Branches slapped against the car, the vehicle went up and down over debris.

The tree trunks were far enough apart for her car to pass through yet the foliage was dense enough to from a canopy above her.

When she could no longer hear the whir of the blades she stopped the car.

Oh shit, oh shit, oh shit! Had the CIA found her? Were they only trying to get her to stop, or were they trying to rub her out too? What the hell was going on?

She stumbled from the car, pulling her backpack with her. She crouched on the ground, pawing through the backpack, then extracted a silver-plated hand mirror. It had been a gift from Stephen. She kept it as polished as the day he had given it to her, saying “So you can see the face I love so much.” Now the mirror showed her sweat on her forehead and fear in her eyes.

Twigs crackled behind her. A spurt of adrenalin leaped inside her. The mirror fell from her hands as she jumped up and twirled towards the sounds.
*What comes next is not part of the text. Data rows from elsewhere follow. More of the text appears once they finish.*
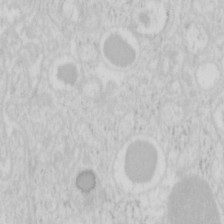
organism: Mouse
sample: Pancreas
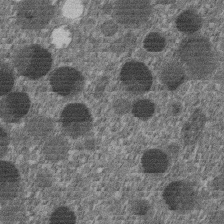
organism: C. elegans
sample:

A man strode towards her. She pushed her breath down into her diaphragm, thinking of direction, thinking of her focus. He was a foot away, the perfect distance. She swiveled her body to her right, stretched her left leg to his left leg and snapped at his ankle, breaking his balance and toppling him to the ground.

She squatted next to him and jabbed her elbow in his back, the vulnerable part where his spleen was. “Yes!”
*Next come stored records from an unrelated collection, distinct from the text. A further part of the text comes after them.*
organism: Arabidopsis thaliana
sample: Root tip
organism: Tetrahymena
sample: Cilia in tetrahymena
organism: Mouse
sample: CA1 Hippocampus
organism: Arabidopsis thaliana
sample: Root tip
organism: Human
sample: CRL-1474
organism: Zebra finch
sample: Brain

In the next instant she was yanked forward and rolled backward onto the ground, then pinned under the man’s body. She struggled to get away, trying to remember self-defense moves she’d learned, but all she could think of was how heavy he was pressed against her chest.

“Give up?” the man said. “I’ll let you up if you promise not to attack me again.”

“Who are you?” she said, her words muffled in his chest.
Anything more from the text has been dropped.